Major Steps of DNA Digital Data Storage
The procedure to process data storage on DNA is as follows: To begin with, a computer-based algorithm maps strings of bits into DNA sequences that are synthesized or written by a machine leading to generation of many physical copies of a particular DNA sequence. Next, the solid phase sequences using phosphoramidite-based chemical technique are applied to a low-throughput column or a high-throughput array solid support. After the synthesis is done, the produced DNA material is cloned and stored in vivo in a biological cell. In in some very common techniques, the DNA material is cloned in vitro such as being stored to be protected from the environment or get frozen in a solution. Once the recorded data is needed, it can be retrieved selectively from the DNA pool through a process called Random Access. The random access within DNA pools evaluates and extracts data based on PCR enrichment with primer pairs that are capable of mapping given data packs that are generated during the encoding process.
Overview of DNA Data Processing
In general did they tow storage on DNA encompasses four major steps as right store retrieve and read.
Writing data a DNA begins with a step called encoding in which a computer-based algorithm maps strings of data bits into strands of DNA containing four nucleobases. DNA sequences in this order, occurs by accidents and arbitrary but with a determined length so that bit strings are cut into smaller chunks with the consecutive reassembling them into the digital data. It is essential to include either an index chunk or store overlapping ones in a distinct DNA sequence to enable the reassembly process. It’s been proved that a simple coding scheme based on an index is optimal and for an amount of information, a huge number of distinct DNA sequences is needed to be synthesized.
After the DNA sequences are synthesized, they need to be stored. It is estimated that an individual physically isolated DNA pool can store a series of data of about 1012 bytes. In fact, a directory of such pools is required to get enough capacity to store a large amount of data.

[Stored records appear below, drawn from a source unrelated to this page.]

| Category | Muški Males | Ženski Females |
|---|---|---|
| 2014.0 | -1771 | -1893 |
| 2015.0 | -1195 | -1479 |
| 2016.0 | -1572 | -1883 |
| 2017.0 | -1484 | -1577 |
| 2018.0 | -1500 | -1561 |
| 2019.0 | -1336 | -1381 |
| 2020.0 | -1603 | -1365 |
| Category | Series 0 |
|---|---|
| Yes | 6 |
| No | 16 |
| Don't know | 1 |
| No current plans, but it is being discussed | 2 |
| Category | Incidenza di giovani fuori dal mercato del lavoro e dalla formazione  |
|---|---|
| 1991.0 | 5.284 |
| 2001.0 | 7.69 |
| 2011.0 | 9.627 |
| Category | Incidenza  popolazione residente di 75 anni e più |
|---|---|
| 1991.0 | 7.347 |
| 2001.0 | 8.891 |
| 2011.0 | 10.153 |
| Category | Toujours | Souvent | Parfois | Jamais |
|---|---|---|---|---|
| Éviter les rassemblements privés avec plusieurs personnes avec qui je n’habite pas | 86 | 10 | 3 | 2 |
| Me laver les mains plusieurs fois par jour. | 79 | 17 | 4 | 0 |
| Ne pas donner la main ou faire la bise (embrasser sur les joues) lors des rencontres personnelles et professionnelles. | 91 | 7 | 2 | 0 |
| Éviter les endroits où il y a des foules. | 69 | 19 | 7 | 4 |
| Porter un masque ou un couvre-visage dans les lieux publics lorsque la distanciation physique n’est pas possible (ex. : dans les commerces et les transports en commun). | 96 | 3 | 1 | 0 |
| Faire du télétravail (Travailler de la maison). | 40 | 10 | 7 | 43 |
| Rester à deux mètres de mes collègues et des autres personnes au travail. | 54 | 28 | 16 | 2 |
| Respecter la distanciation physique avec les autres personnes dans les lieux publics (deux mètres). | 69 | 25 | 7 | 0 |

In the retrieving process, after a set of data is requested, the relevance of DNA has to be retrieved physically and sampled. Later, random access strategy is adopted so that reading all of the data in the pool is avoided and in addition to this, it becomes possible to pick up a specific set of data to be read. It should be noted that random access in DNA data storage could be supported based on a selective process like extraction via magnetic bead along with probes that are mapped for PCR application primers.
After a particular sample of DNA is chosen, the next stage involves the sequencing of that in order to generate a series of reads that are related to the molecules to be detected by the sequencer. Afterwards, these reads are decoded in the form of original digital data with a high probability. The prosperity to operate the readout relies on the sequencing coverage and the rate of error recorded throughout the operation.
It has been shown that in vivo DNA storage technique is regarded as the most successful and practical form of data storage considering the stability, cost and scalability. The systems that are based on in vivo DNA data, can be employed as biological recording platforms and are appropriate for collecting new data compared to preserving digital Data on physical devices.